The use of reduced intensity conditioning has resulted in a significantly lower incidence of severe acute GVHD (aGVHD) compared with myeloablative conditioning. It is not known if reduced toxicity myeloablative conditioning has a similar impact. To answer this question, we evaluated the incidence of acute and chronic GVHD in a homogeneous group of AML/MDS patients treated with Fludarabine (Flu) and IV Busulfan (IVBu) between April 2001 and August 2005 at MD Anderson Cancer Center.
METHODS: Retrospective analysis of all 195 consecutive AML/MDS patients (pts) who received conditioning with IVBu (130 mg/m2 for 4 days) and Flu (40 mg/m2 for 4 days) and allogeneic stem cell transplantation (ASCT). The cumulative incidence of GVHD was estimated considering disease progression or death in the absence of GVHD as competing risks. Cox’s proportional hazards regression analysis was used to compare the rates of GVHD.

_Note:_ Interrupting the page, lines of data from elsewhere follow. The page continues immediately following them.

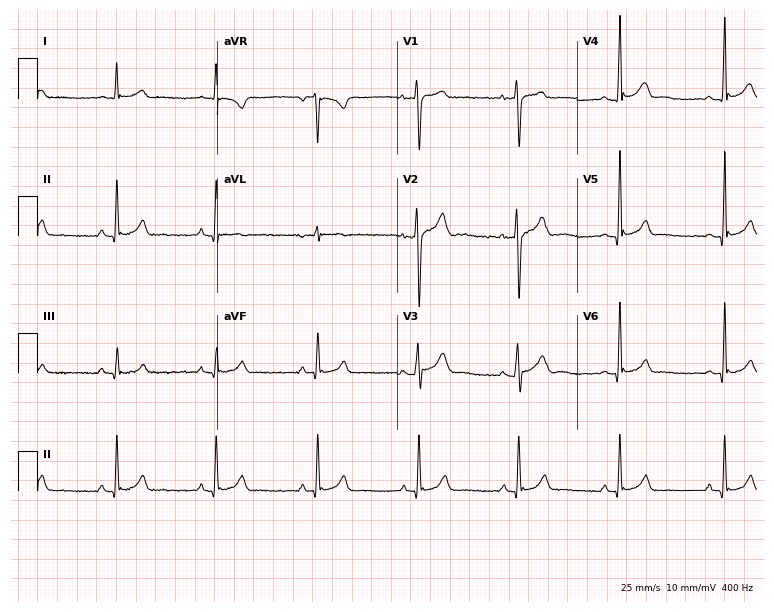
ECG (7.3-second recording at 400 Hz) — a man, 19 years old. Labelled as a normal ECG.
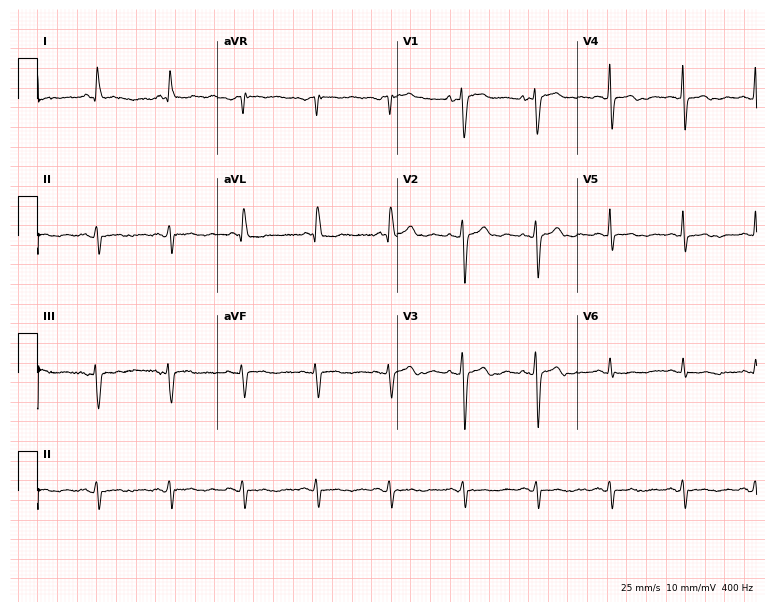
Electrocardiogram, a female, 72 years old. Of the six screened findings (first-degree AV block, right bundle branch block, left bundle branch block, sinus bradycardia, atrial fibrillation, sinus tachycardia), none is recorded. Other findings, if any, are not listed.
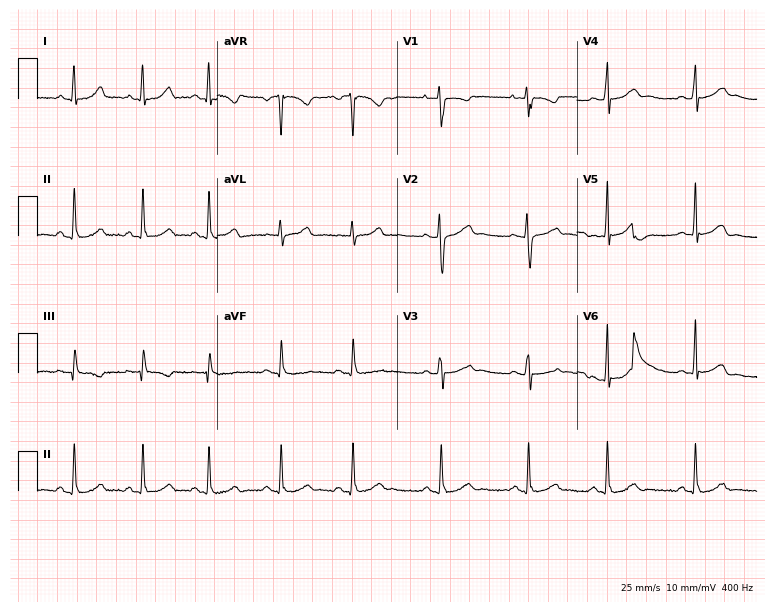
12-lead ECG (7.3-second recording at 400 Hz) from a woman, 24 years old. Labelled as a normal ECG.
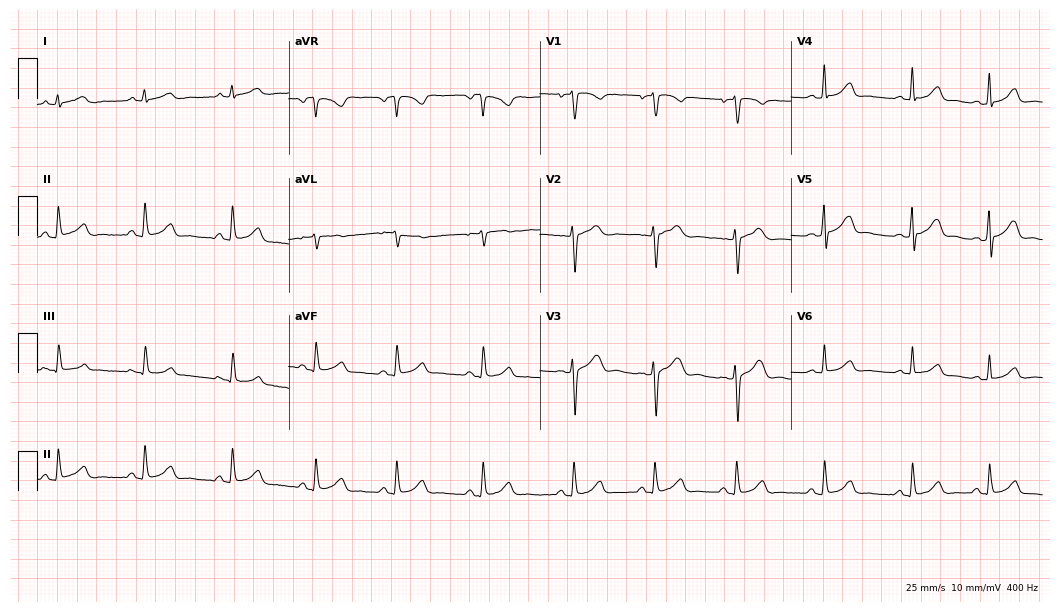
ECG (10.2-second recording at 400 Hz) — a 24-year-old woman. Labelled as a normal ECG.
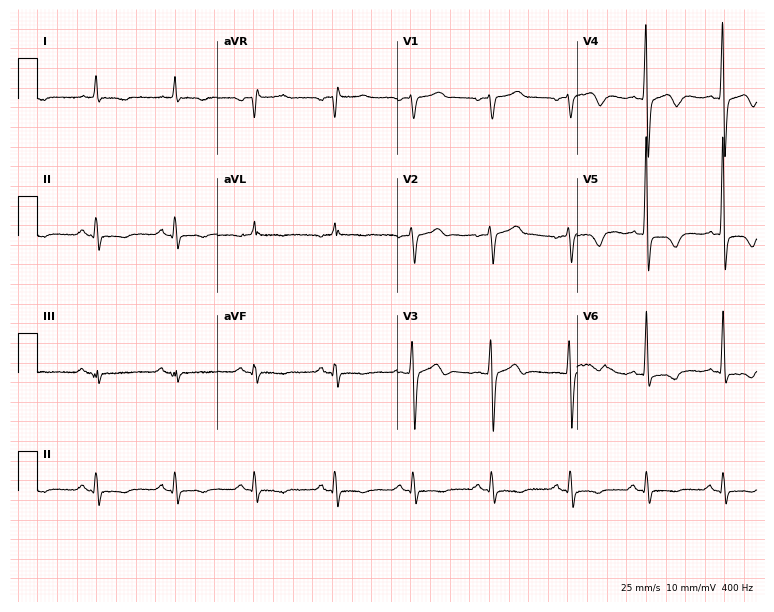
Resting 12-lead electrocardiogram. Patient: an 82-year-old man. None of these six findings is recorded: first-degree AV block, right bundle branch block, left bundle branch block, sinus bradycardia, atrial fibrillation, sinus tachycardia.

RESULTS: Median age at the time of transplantation was 46 years (12–65) with 4 pts being younger than 18 years. 45% of pts (n=93) were females and 47% (n=92) were in complete remission at the time of transplant. 55% (n=107) received a graft from a matched related donor (MRD), 38% (n=74) from a matched unrelated donor (MUD), and 7% (n=14) from a 1 Ag mismatched related or unrelated donor. Stem cell source was peripheral blood in 85% of recipients of a MRD graft and bone marrow in 88% of recipients of a MUD graft. The median number of CD34+ cells infused was 4.6 x 106/Kg (range 1.1–8.9) and 3.8 x106/Kg (range 0.2–13) in the two groups respectively. GVHD prophylaxis consisted of tacrolimus and mini-methotrexate. In addition, 29/74 recipients of a MUD graft received varying doses of pentostatin on a phase I/II clinical trial. Evaluation of GVHD was limited to pts who received a graft from a MRD or MUD and engrafted (n=179/181). With a median follow-up among survivors of 48 months (range 16–80), 100 day actuarial survival was similar in recipients of a MRD (96%) and MUD (93%) graft (p=0.3). A total of 50 pts (28%) developed grade II-IV and 15 pts (8%) grade III-IV aGVHD within 100 days after ASCT. Donor type was the most significant predictor of the incidence of grade II-IV aGVHD with a cumulative incidence of 18% (95% CI: 12–27) in recipients of a MRD graft and 38% (95% CI: 29–51) in recipients of a MUD graft (HR=0.4, p=0.001). Similarly the rate of grade III-IV aGVHD was significantly lower in recipients of a MRD graft (4% vs. 15%, HR=0.2, p=0.007). In contrast, donor type did not impact the incidence of chronic GVHD with a comparable cumulative incidence by 2 years in recipients of a MRD (53%, 95% CI: 44–63) and MUD graft (45%, 95% CI: 35–58), (HR=0.9, p=0.8). Similar results were observed when the comparison was restricted to de novo chronic GVHD (n=32). Use of peripheral blood stem cells was the only significant factor associated with a higher rate of chronic GVHD in recipients of a MRD graft (56% vs. 35%; HR=2.5, p=0.03). Female gender was associated with a significantly lower rate of chronic GVHD in recipients of a MUD graft (HR=0.4, p=0.006). There was no significant impact for age, percent donor chimerism at the time of engraftment, diagnosis (AML versus MDS), or donor/recipient CMV serostatus on the rate of grade II-IV aGVHD or chronic GVHD.
CONCLUSION: The incidence of grade II-IV aGVHD is low following IVBuFlu conditioning and ASCT in AML/MDS patients. In this setting, donor type affects the incidence of acute but not chronic GVHD.
Disclosures: No relevant conflicts of interest to declare.